Twin-Engine Heavy Bomber Aircraft

Tupolev TB-1 (ANT-4)

Twin-Engine Heavy Bomber Aircraft


Several hundred TB-1 heavy bombers were produced by Tupolev OKB during the inter-war period leading up to World War 2.
National Flag Graphic
ORIGIN: Soviet Union
YEAR: 1929
MANUFACTURER(S): Tupolev OKB - Soviet Union
OPERATORS: Soviet Union

Unless otherwise noted the presented statistics below pertain to the Tupolev TB-1 model.
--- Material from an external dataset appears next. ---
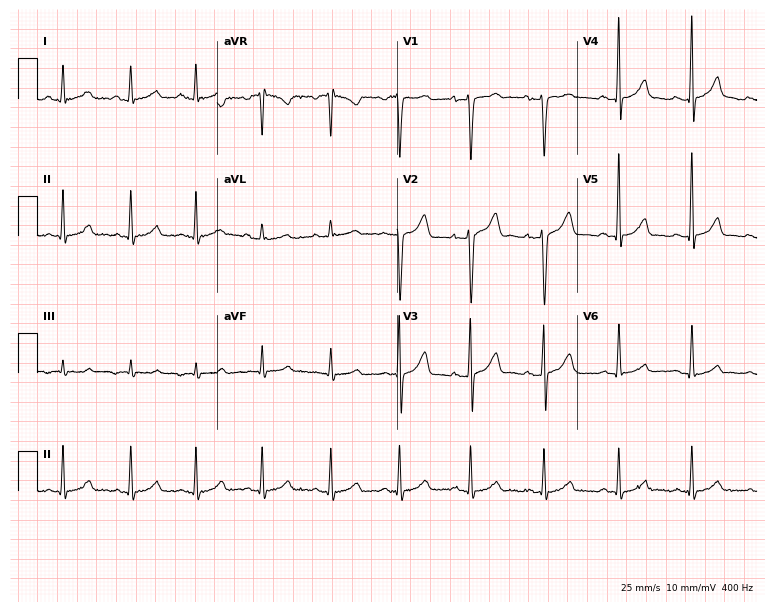
12-lead ECG from a 37-year-old female patient. Screened for six findings — first-degree AV block, right bundle branch block, left bundle branch block, sinus bradycardia, atrial fibrillation, sinus tachycardia — none is recorded. Findings outside these six are not listed.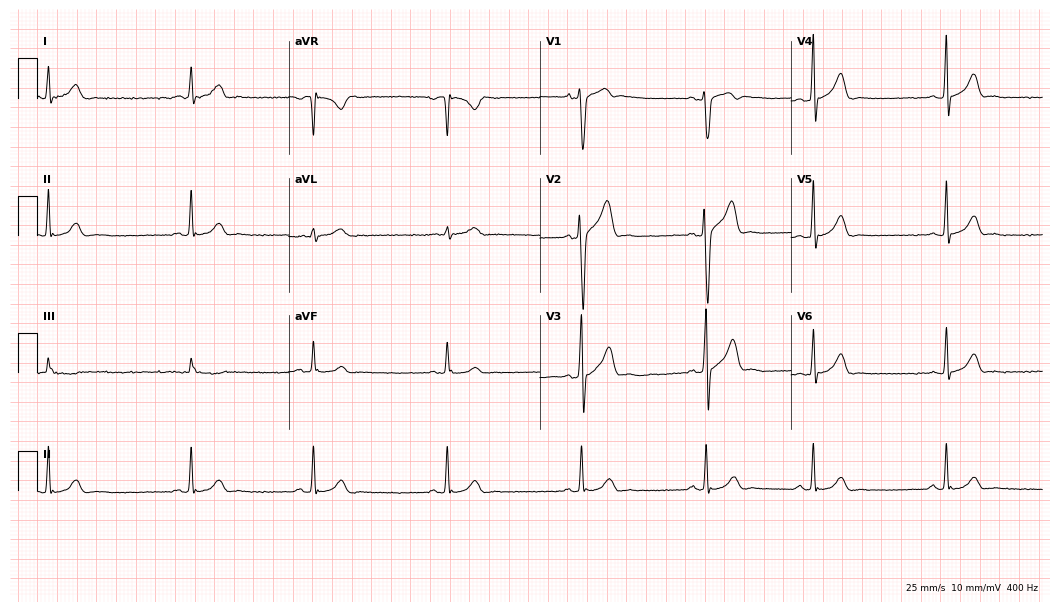
ECG — a man, 25 years old. Labelled as a normal ECG.

Common measurements, and their respective conversions, are shown when possible.
LENGTH: 59.06 feet (18 meters)
WIDTH: 93.50 feet (28.5 meters)
HEIGHT: 16.73 feet (5.1 meters)
WEIGHT (EMPTY): 9,965 pounds (4,520 kilograms)
WEIGHT (MTOW): 15,013 pounds (6,810 kilograms)
ENGINE: 2 x Mikulin M-17 V12 liquid-cooled inline piston engines developing 680 horsepower each.
SPEED (MAX): 111 miles-per-hour (178 kilometers-per-hour; 96 knots)
RANGE: 621 miles (1,000 kilometers; 540 nautical miles)
CEILING: 15,846 feet (4,830 meters; 3.00 miles)
RATE-OF-CLIMB: 595 feet-per-minute (181 meters-per-minute)


Series Model Variants
• TB-1 - Base Series Designation
• ANT-4 - Developmental designation
• ANT-4bis - Prototype
• TB-1P - Torpedo bomber with float undercarriage.
• G-1 - Conversion transports


Detailing the development and operational history of the Tupolev TB-1 (ANT-4) Twin-Engine Heavy Bomber Aircraft.  Entry last updated on 5/26/2017. Authored by Staff Writer. Content ©
The Russian Civil War pushed the Russian Empire out of World War 1 (1914-1918) and lasted until October of 1922 to which the Soviet Empire emerged from its ruins. From the remnants of the Imperial Russian Air Service was also formed the air branch of the Soviets recognized rather simply as the "Soviet Air Force". During the middle of 1924, the service called on local ingenuity to fulfill a long-range heavy bomber need and this resulted in the Tupolev concern taking the lead on the project.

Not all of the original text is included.